What if I tell the truth about my RA?
I have to ask myself, "What is okay?" Is it okay to lose a joint due to rheumatoid arthritis damage? I’ve said that it is. Is it okay that I’ve lost years of time during the prime of my life in severe pain? I’ve said it’s okay because it has to be. The alternative is to suffer more with feelings of victimization, and long ago I told myself victim isn’t in my vocabulary.
What if I told the truth - I don’t think this is okay, but it is my reality. I’d have to deal with the response of pity, something I recoil against. So, it’s best not to. Or so I’ve told myself.

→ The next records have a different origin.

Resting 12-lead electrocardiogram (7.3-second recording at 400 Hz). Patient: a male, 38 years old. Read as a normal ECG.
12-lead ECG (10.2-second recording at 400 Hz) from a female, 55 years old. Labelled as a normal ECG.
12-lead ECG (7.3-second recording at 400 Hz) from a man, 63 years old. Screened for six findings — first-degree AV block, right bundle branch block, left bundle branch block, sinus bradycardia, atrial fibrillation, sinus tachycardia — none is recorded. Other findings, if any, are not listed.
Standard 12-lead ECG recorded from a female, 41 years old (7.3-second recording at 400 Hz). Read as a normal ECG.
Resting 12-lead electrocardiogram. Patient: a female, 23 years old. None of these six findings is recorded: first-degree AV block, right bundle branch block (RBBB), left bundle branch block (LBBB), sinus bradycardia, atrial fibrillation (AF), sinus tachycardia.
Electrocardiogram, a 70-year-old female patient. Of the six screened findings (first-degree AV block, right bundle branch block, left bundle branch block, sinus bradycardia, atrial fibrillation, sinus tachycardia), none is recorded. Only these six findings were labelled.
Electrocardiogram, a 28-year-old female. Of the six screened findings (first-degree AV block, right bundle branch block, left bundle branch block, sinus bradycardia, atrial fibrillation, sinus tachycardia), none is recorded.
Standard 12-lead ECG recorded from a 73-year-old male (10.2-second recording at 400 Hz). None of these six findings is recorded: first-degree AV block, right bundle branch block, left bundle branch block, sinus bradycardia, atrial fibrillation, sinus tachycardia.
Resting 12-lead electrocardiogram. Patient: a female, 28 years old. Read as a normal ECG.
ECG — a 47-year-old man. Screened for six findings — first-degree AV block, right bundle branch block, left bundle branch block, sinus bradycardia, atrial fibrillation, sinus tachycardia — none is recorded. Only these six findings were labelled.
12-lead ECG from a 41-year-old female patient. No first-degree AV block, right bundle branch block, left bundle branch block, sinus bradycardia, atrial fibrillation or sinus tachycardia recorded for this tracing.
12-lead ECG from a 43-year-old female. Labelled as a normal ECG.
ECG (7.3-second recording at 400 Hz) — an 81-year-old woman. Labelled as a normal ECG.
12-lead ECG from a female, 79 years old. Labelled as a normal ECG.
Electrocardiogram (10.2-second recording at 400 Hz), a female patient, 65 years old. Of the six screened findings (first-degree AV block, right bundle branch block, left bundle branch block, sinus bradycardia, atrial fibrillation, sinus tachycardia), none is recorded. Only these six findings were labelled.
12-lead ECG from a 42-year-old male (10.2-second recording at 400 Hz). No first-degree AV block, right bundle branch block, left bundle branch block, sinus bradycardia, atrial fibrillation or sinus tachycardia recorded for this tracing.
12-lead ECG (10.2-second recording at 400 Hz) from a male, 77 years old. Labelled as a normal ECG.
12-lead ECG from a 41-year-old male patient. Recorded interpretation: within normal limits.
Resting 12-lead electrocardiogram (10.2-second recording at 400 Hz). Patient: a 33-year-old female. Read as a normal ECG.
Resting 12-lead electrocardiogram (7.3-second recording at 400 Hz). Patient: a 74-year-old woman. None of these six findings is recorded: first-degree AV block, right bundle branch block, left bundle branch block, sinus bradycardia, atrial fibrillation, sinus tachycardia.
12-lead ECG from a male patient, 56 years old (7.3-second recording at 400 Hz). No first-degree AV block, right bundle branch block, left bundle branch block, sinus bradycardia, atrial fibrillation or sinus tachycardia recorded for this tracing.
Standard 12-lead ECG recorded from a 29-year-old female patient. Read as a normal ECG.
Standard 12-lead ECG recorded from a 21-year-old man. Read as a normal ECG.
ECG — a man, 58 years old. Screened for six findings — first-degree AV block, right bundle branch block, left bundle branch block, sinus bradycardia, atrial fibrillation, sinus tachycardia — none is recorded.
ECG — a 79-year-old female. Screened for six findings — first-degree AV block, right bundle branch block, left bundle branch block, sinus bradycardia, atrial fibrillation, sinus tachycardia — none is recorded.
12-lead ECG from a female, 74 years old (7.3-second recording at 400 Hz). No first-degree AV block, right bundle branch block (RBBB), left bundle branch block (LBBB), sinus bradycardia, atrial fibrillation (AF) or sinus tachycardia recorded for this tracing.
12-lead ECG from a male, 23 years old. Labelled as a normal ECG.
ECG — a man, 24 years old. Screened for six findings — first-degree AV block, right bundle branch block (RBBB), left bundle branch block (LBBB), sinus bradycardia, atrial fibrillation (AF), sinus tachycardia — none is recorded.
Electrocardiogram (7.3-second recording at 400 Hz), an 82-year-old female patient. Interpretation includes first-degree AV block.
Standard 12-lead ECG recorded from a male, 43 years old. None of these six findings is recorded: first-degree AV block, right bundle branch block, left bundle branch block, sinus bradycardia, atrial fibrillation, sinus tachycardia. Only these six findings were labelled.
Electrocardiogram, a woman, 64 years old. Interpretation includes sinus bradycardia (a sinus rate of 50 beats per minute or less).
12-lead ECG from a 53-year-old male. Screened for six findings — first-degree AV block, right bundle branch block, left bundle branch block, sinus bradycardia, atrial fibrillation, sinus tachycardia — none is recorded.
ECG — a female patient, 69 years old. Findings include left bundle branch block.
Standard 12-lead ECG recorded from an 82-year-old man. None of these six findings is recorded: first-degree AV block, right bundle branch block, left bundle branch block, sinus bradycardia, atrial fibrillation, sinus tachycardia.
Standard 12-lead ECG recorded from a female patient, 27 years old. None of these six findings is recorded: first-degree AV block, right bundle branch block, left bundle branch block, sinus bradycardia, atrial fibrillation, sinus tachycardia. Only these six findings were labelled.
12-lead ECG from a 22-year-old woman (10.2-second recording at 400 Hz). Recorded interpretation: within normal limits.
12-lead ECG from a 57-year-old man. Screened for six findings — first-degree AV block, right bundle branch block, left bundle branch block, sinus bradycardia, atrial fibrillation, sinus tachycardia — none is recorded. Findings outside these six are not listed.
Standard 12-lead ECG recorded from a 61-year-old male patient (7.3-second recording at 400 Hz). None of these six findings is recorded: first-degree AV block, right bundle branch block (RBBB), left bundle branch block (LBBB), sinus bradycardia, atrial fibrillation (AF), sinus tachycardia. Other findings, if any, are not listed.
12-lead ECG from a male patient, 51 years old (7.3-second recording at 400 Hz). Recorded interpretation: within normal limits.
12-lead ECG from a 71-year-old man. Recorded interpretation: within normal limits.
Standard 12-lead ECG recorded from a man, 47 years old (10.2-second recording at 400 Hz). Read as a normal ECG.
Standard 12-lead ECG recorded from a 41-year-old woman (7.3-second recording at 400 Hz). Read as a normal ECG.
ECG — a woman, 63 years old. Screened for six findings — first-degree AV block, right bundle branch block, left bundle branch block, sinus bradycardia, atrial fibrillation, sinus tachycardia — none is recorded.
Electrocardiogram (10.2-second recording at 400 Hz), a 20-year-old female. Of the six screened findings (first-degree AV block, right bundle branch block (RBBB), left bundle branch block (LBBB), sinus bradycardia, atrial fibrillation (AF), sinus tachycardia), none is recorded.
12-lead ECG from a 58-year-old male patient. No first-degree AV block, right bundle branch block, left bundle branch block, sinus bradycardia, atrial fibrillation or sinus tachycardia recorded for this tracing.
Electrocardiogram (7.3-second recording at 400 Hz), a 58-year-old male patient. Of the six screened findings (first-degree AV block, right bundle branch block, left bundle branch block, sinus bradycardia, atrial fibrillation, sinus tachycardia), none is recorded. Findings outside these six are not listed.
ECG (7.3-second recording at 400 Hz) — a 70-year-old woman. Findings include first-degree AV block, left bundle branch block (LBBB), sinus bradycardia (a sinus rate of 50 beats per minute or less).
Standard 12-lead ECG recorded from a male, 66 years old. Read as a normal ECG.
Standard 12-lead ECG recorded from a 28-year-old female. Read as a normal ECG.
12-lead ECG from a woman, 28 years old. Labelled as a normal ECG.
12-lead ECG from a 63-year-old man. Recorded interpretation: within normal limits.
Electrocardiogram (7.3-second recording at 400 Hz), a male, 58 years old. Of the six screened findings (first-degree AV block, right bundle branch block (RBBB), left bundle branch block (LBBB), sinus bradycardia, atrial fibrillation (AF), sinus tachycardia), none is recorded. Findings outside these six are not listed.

It's time for honest conversations about RA
I’m paying attention to the voices in the world right now, people who aren’t turning away from the hard conversations that need to be had. I’m realizing that by sticking to happy ending stories and platitudes, I’m doing myself and the people around me a big disservice. I have to be brave enough not to recoil at the first response, because a person who doesn’t live in your experience will never get it right the first time, and that’s okay.
Not shielding others from the harsh realities of RA
Instead, if I have the courage, I can engage in real conversations and tell my truth. It’s not my responsibility to manage the response or to shield my loved ones from the harsher realities that I live with. It is my responsibility to speak up when I have the opportunity, not in a victimized way, but as a way to keep my true voice in the conversation, as a way to keep the conversation real.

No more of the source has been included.